##### DATA SUPPLIED #####

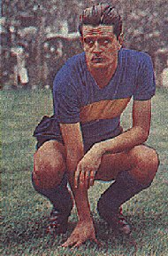 Jaime Sarlanga futbolista de Boca juniors de los años '40
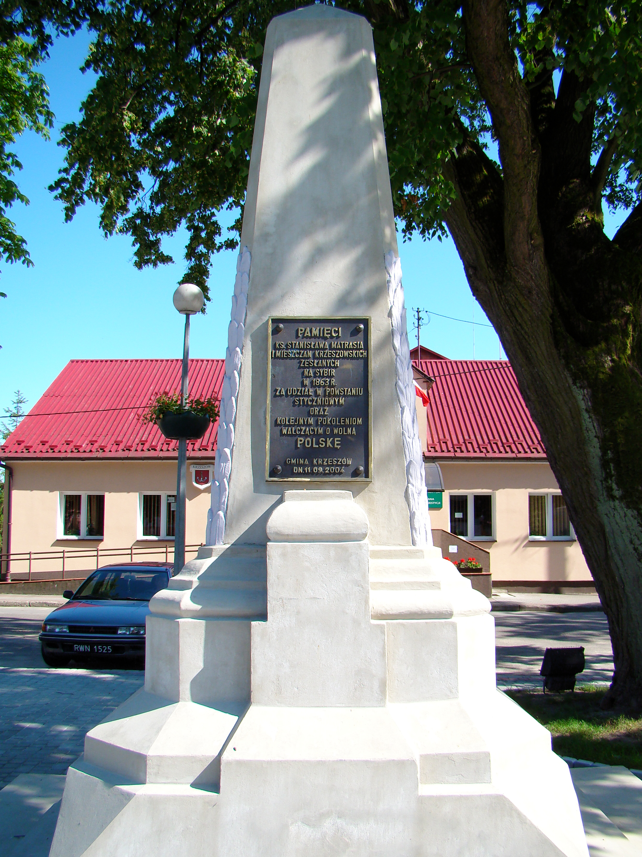 Krzeszów - pomnik przed UG
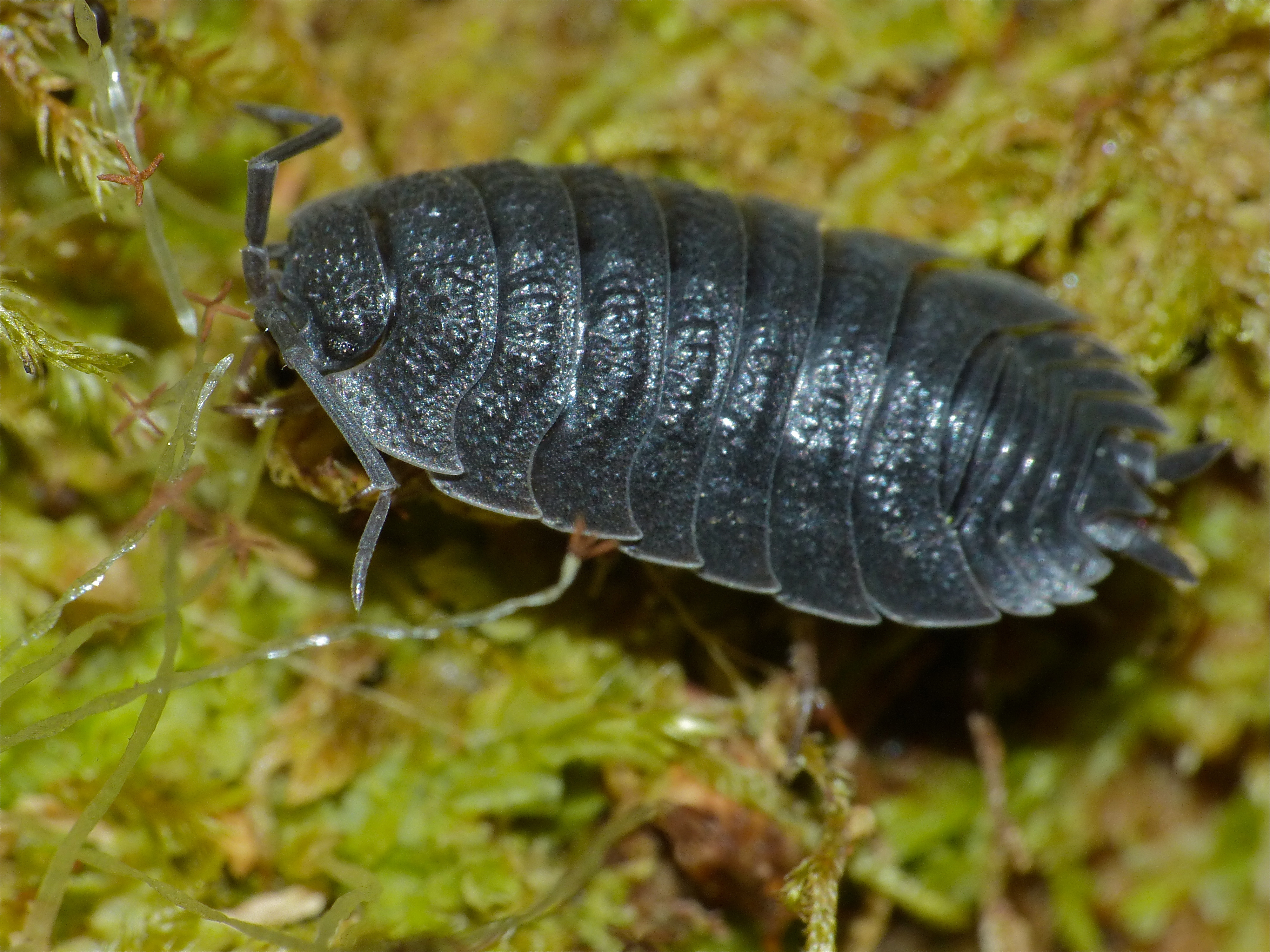 Forêt d' Ecouves, Orne, FRANCE
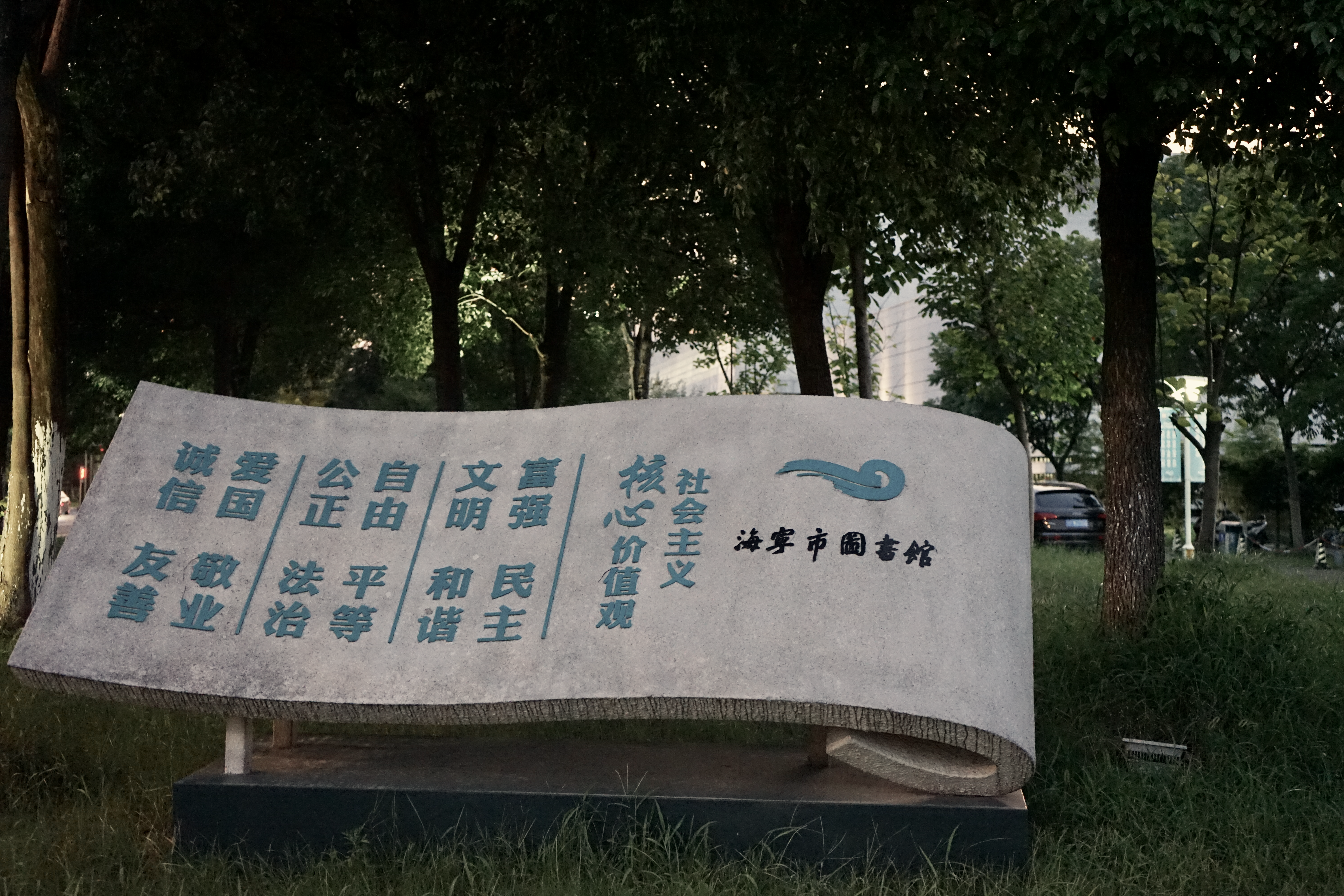 中文（中国大陆）: 海宁图书馆
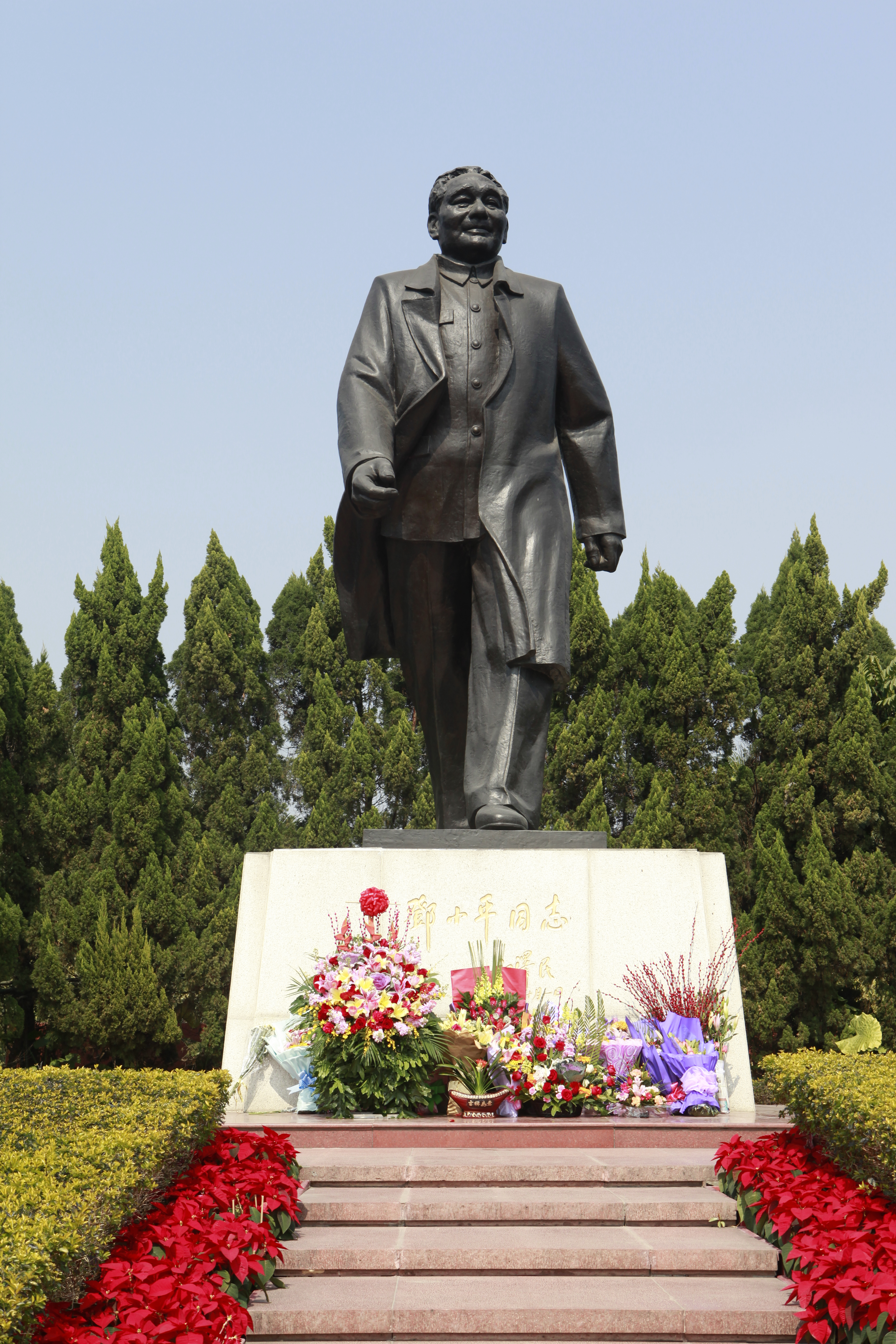 2011 深圳 莲花山顶－邓小平头像
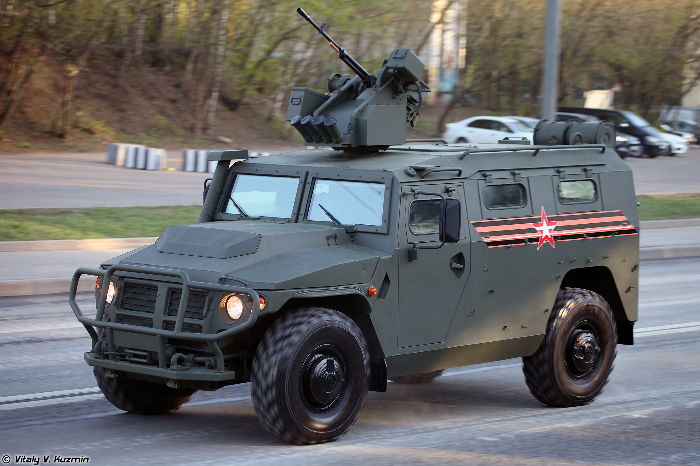 АМН 233114 Тигр-М с боевым модулем Арбалет-ДМ (AMN 233114 Tigr-M with remote weapon station Arbalet-DM)
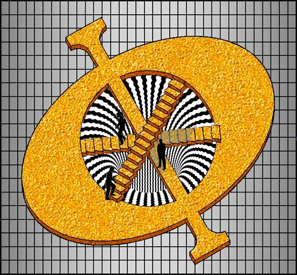 Dibujo sobre un diseño para un parque
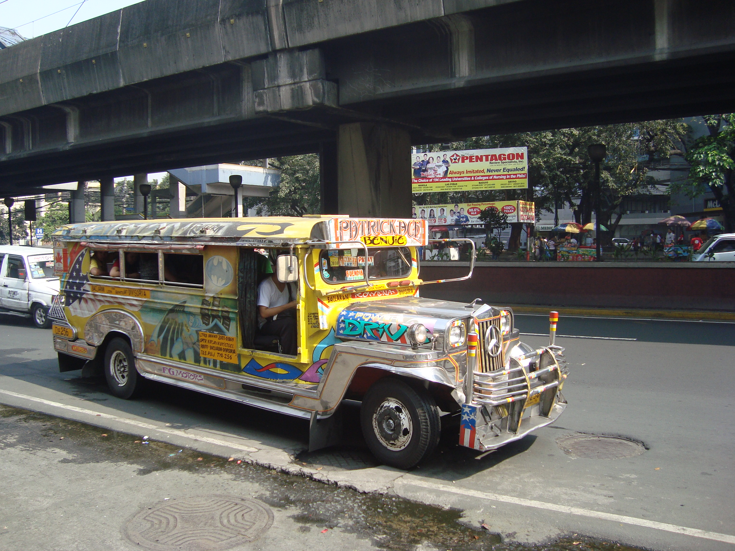 Jeepney in Manila, Philippines
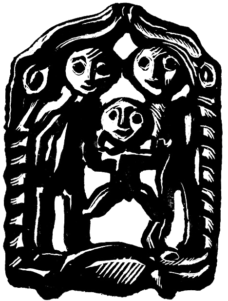 Заставка. Бляшка в Пермском зверином стиле (М. А. Курушин). Опубликовано: Газета «Мысль», Октябрь, 1991, № 2
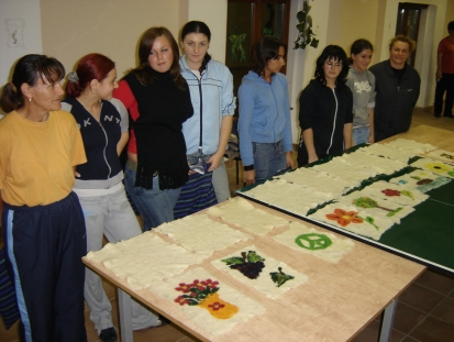 Klub mladih i međugeneracijske solidarnosti Kozarac, Kozarac, filcanje vune
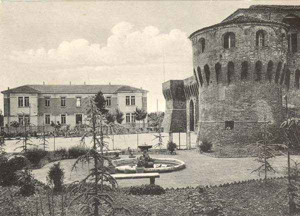 fotografia raffigurante le scuole e la Rocca di Bagnara di Romagna (anni '50)

#####

Reproduce nothing but the lines that run from the line containing "Klub mladih i" through the last line of the records, inclusive. Omit the pictures.

 Klub mladih i međugeneracijske solidarnosti Kozarac, Kozarac, filcanje vune
 fotografia raffigurante le scuole e la Rocca di Bagnara di Romagna (anni '50)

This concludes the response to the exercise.